Friday, August 03, 2007

Courage, Sense and Talent: Discovering Michael Crichton

It is a quality of superb literature that it teaches as well as inspires and entertains.

And my desire for just such literature is what generally keeps me away from modern authors – modern authors who are strong on political-correctness and spiritual cynicism but terribly weak on vocabulary, style, profundity, virtue and truth. Therefore, when I come across newer books that I do appreciate (“newer” roughly defined as written before 1951), I’m pleased to pass on my recommendation.

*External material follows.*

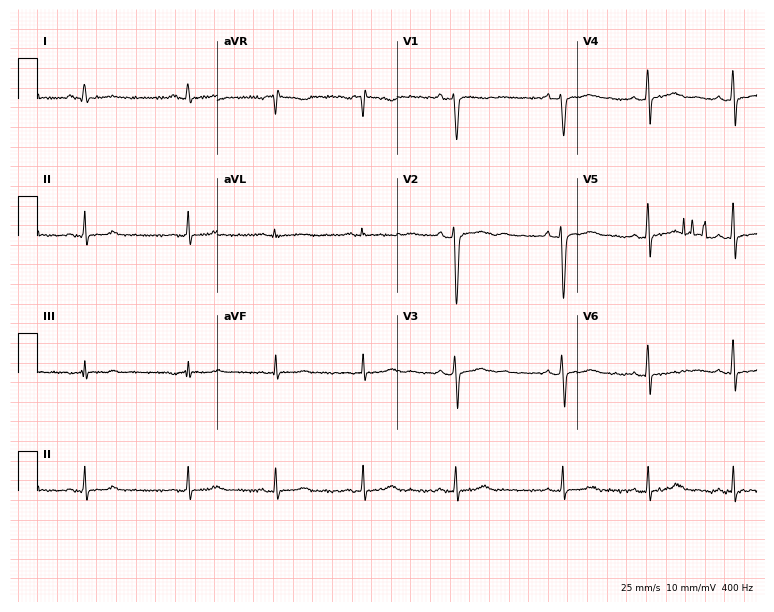
Electrocardiogram (7.3-second recording at 400 Hz), a female, 30 years old. Overall reading on record: normal ECG.
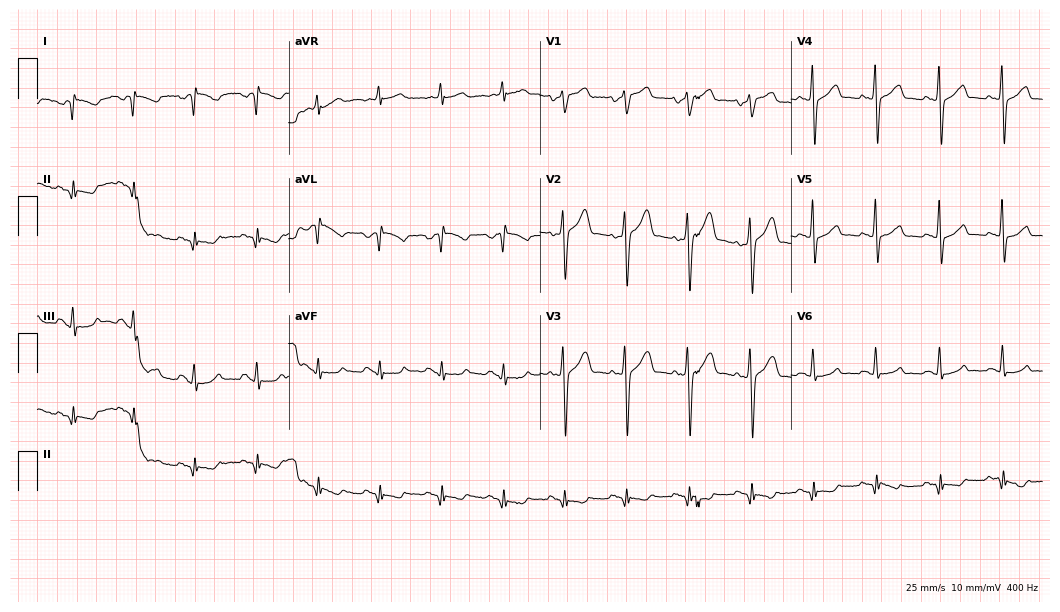
Resting 12-lead electrocardiogram (10.2-second recording at 400 Hz). Patient: a female, 42 years old. None of these six findings is recorded: first-degree AV block, right bundle branch block, left bundle branch block, sinus bradycardia, atrial fibrillation, sinus tachycardia. Other findings, if any, are not listed.

Now the author I’ve just discovered is, I’m sure, “old news” to many of you. After all, he’s one of the bestselling authors of our time with many of his books also becoming transformed into blockbuster Hollywood movies. He is even the creator of ER, one of prime time’s most popular TV series. He is Michael Crichton, author of The Andromeda Strain, Jurassic Park, Rising Sun, The Great Train Robbery, Congo and many more, including the two I recently read, Airframe and State of Fear.

Both are terrific thrillers, action novels full of suspense, interesting characters in compelling situations and, as I said earlier, an awful lot of intriguing details about the respective subjects of the books. With Airframe, that subject is commercial flight while State of Fear deals with the potential for malicious manipulation of the global warming hysteria. But, in both cases, Michael Crichton combines the best of storyteller, documentarian and advocate.

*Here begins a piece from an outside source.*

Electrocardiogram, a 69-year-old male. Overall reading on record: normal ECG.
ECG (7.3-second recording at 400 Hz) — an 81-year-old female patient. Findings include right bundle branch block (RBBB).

Airframe is a riveting story with an intelligent, hardworking female protagonist whose job in the quality control section of Norton Aircraft ends up getting her enmeshed in a tangled, adventurous plot involving airline and union politics, international contracts, air safety, inter-office ego trips, media, personal danger, intrigue and a weighty deadline which just might spell our heroine’s doom as well as her company’s. It is a stimulating trip…and especially enjoyable as I had picked the novel up in a nearby public library and read it in my easy chair. Had I picked it up in the airport to read on an overseas’ flight…well, I’m glad I didn’t!

However, along with the page-turning tension of Airframe, Crichton gives his readers extremely interesting information along the way: issues of airline deregulation, the technology and business of commercial flight, background information about air disasters, and more. Let me give just a couple of examples here:

1) She was not really surprised to hear it. Flight data recorders rarely performed correctly. In the press, these failures were explained as the consequence of crash impacts. After an airplane hit the ground at five hundred miles an hour, it seemed reasonable to think that a tape deck might not be working.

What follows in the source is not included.